There are N integers written on a blackboard. The i-th integer is A_i, and the greatest common divisor of these integers is 1.

Takahashi and Aoki will play a game using these integers. In this game, starting from Takahashi the two player alternately perform the following operation:

  • Select one integer on the blackboard that is not less than 2, and subtract 1 from the integer.
  • Then, divide all the integers on the black board by g, where g is the greatest common divisor of the integers written on the blackboard.

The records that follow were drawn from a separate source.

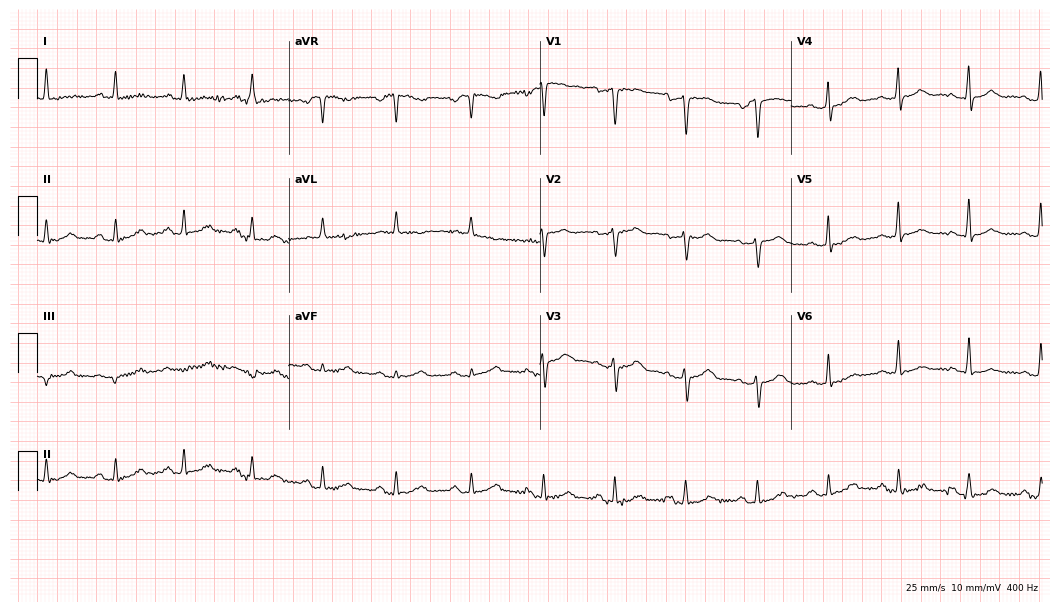
Standard 12-lead ECG recorded from a female patient, 56 years old. Read as a normal ECG.
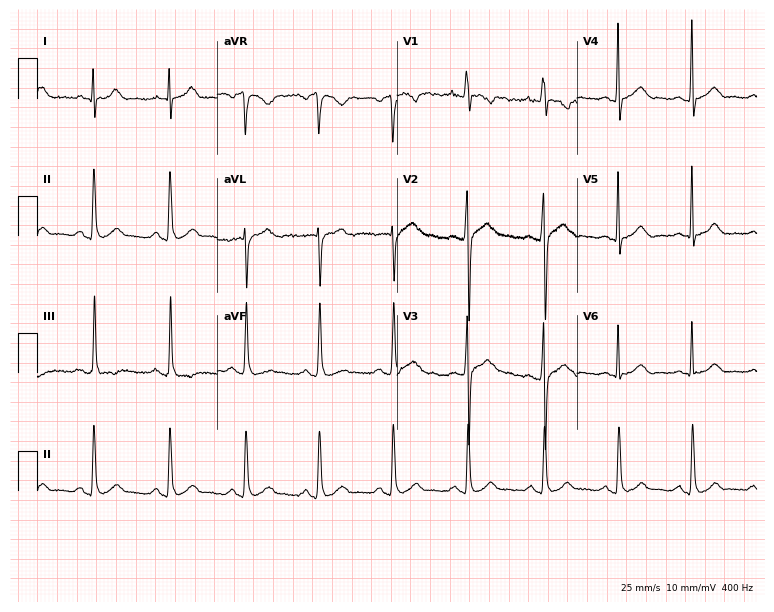
ECG (7.3-second recording at 400 Hz) — a male, 37 years old. Labelled as a normal ECG.
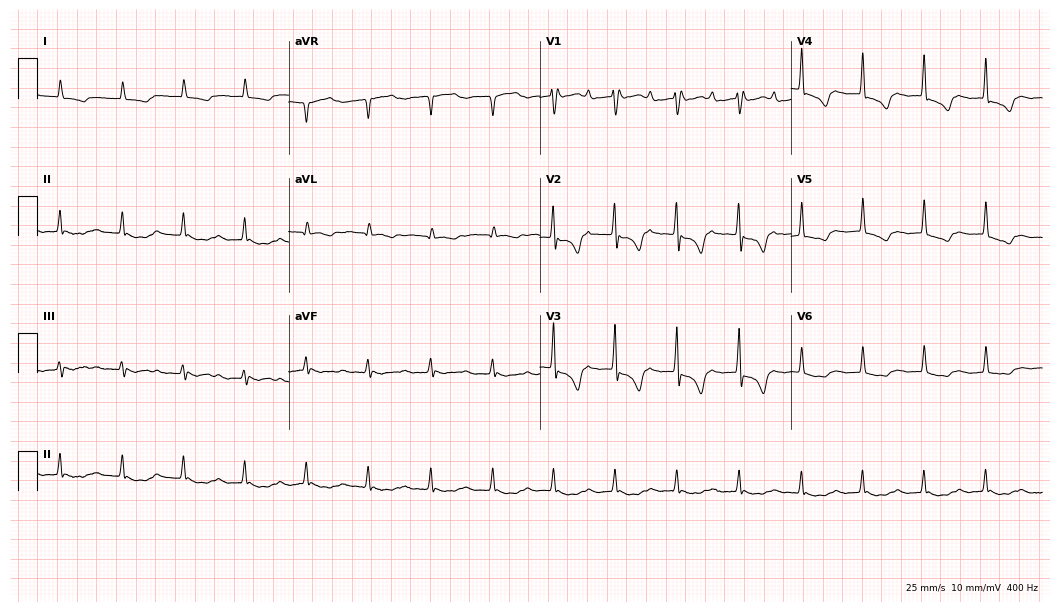
12-lead ECG from a female, 77 years old. No first-degree AV block, right bundle branch block (RBBB), left bundle branch block (LBBB), sinus bradycardia, atrial fibrillation (AF) or sinus tachycardia recorded for this tracing.
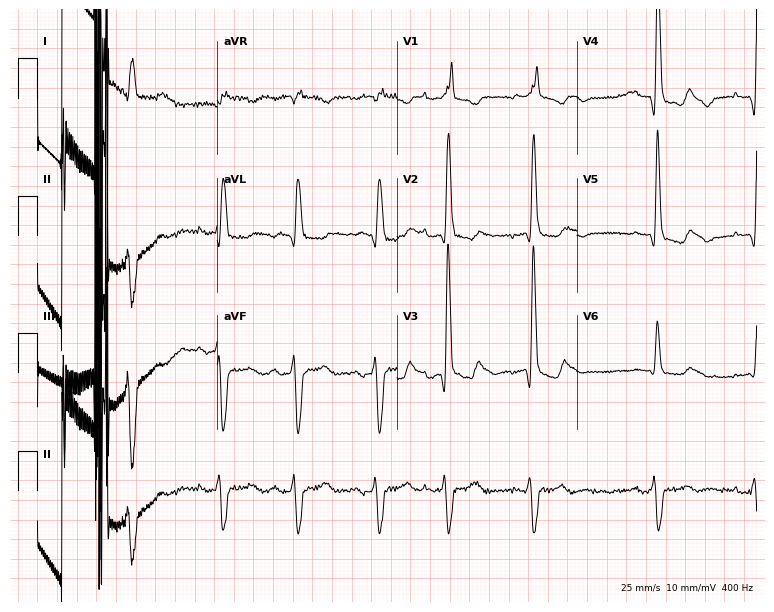
Electrocardiogram, a male patient, 83 years old. Of the six screened findings (first-degree AV block, right bundle branch block, left bundle branch block, sinus bradycardia, atrial fibrillation, sinus tachycardia), none is recorded.

The player who is left with only 1s on the blackboard and thus cannot perform the operation, loses the game. Assuming that both players play optimally, determine the winner of the game.

Constraints

  • 1 ≦ N ≦ 10^5
  • 1 ≦ A_i ≦ 10^9
  • The greatest common divisor of the integers from A_1 through A_N is 1.

Input

The input is given from Standard Input in the following format:

N
A_1 A_2A_N

Output

If Takahashi will win, print First. If Aoki will win, print Second.

Sample Input 1

3
3 6 7

Sample Output 1

First

Takahashi, the first player, can win as follows:

  • Takahashi subtracts 1 from 7. Then, the integers become: (1,2,2).
  • Aoki subtracts 1 from 2. Then, the integers become: (1,1,2).
  • Takahashi subtracts 1 from 2. Then, the integers become: (1,1,1).

Sample Input 2

4
1 2 4 8

Sample Output 2

First

Sample Input 3

5
7 8 8 8 8

Sample Output 3

Second